Blog

Generating meaningful insights when your RCT design is upended

Jeff McManus , Michael Sebele , Mtise Mwanza 23 March 2023

The IDinsight team debriefing with the school principal of one of the Rising Academy Network-supported schools during the FasterReading endline data collection in Montserrado County, Liberia.

You’ve carefully assigned schools to treatment and control groups for an intervention, conducted baseline data collection, and are starting to lovingly clean (really just polish) your data set. But before you can share your informative impact estimates, you learn from field reports that the painstakingly-planned research design hasn’t been followed. Are all your efforts (and the research funds) wasted? Or can you still learn something useful about the impact of the intervention? In this blog, we share how we dealt with just such a situation in our RCT of an accelerated reading program in Liberia.

What was the situation?

We partnered with Rising Academy Network (RAN) to assess the impact of an accelerated, phonics-based reading program, FasterReading, on foundational literacy skills in early childhood education (ECE) classrooms. We set out to conduct a randomised controlled trial (RCT) in 74 of 95 RAN-supported government primary schools across 10 Liberian counties. RAN rolled out FasterReading in 37 treatment schools from January to July 2022 while 37 other schools received regular ECE programming. You can read the full endline report here for more details on the evaluation.

Over the course of program implementation, RAN staff discovered that some ECE classrooms were not clear on whether they were in the treatment or control group and many thus ended up deviating from their assignment. In brief, RAN didn’t want to withhold the program from grades that weren’t being studied, so they implemented the FasterReading program in grades 3-6 in both treatment and control schools. In some control schools, ECE teachers and school administrators were confused about whether the ECE classes were supposed to be implementing it or not. In others, teachers were aware of their treatment assignment, yet elected to use FasterReading materials in ECE classrooms anyways since they felt those materials were higher quality than existing teaching materials.

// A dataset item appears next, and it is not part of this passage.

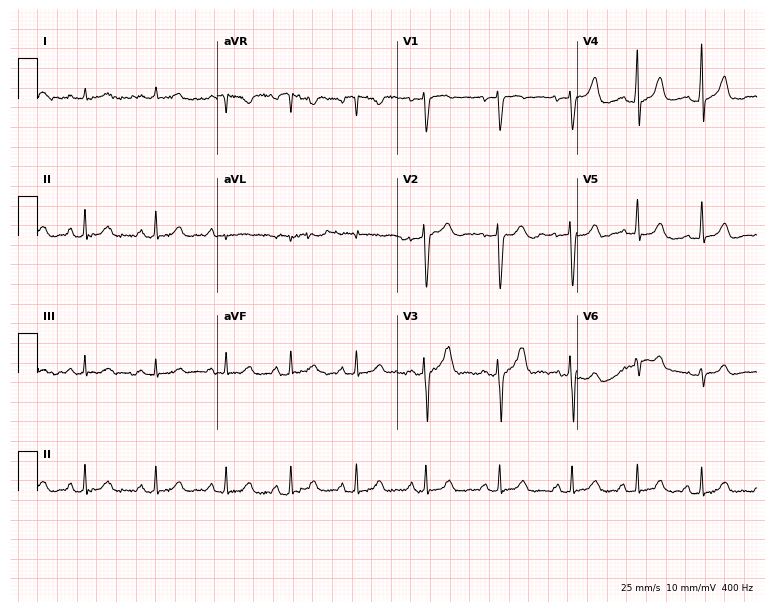
Electrocardiogram, a 36-year-old woman. Overall reading on record: normal ECG.
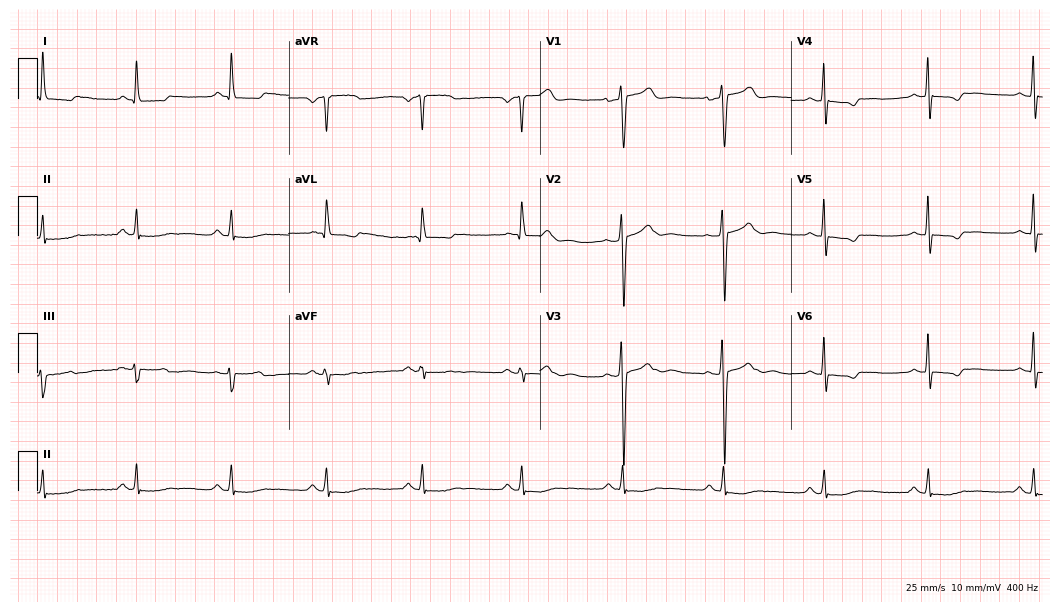
Electrocardiogram, a male, 53 years old. Of the six screened findings (first-degree AV block, right bundle branch block, left bundle branch block, sinus bradycardia, atrial fibrillation, sinus tachycardia), none is recorded.

Ultimately, this led to significant exposure of ECE students to the program or to program materials in certain control schools, and incomplete implementation in certain treatment schools, undermining a clean treatment versus control comparison. The table below summarises non-compliance across treatment and control groups in our evaluation.

How did we address non-compliance?

Despite more than a third of schools not following their treatment assignment, all was not lost. We huddled with the implementer to discuss how we could most appropriately model non-compliance, and how to factor that into our analysis.

Our preferred approach to addressing non-compliance was to measure treatment as treatment intensity. We defined treatment intensity as the percent of the program that was received by a school. For instance, if a school implemented three out of five FasterReading cycles, then we coded it as receiving 60 percent of the program. We then conducted an instrumental variables regression, where treatment intensity was instrumented with treatment assignment.¹

Our treatment intensity estimator relied on two assumptions: (i) We assumed that treatment effects scale linearly with the number of weeks of implementation; (ii) We assumed the number of weeks of implementation in control schools was as good as random and not related to school or student characteristics. For this evaluation, we believed these to be reasonable assumptions. Students likely benefited from more weeks of instruction in the FasterReading program. Moreover, after speaking with RAN teachers and staff, it appeared that most control schools implemented cycles of the FasterReading program in ECE classrooms because of confusion surrounding treatment assignment, rather than anything related to school or student characteristics that affect reading scores. If this assumption were not true than we may not be able to distinguish between impacts of the program and these other factors.

To address this, we could estimate treatment-on-the-treated (ToT) bounds, which rely on fewer assumptions than the treatment intensity estimator, but they provide much less precise estimates of impact. Given this limitation of ToT bounds, and since we thought that the assumptions underlying the treatment intensity estimator were reasonable, we included the ToT bounds as a robustness check and reported them in the appendix, but we stick with the treatment intensity estimates as our ‘best guess’ of the impact of the program for students who completed all five cycles.

Researchers frequently face these situations where carefully-designed research plans are upended by the realities of implementing a new program in a complicated world. Rather than apply the more conventional, and conservative, corrections, it is often useful to model complexity to try and generate more meaningful insights.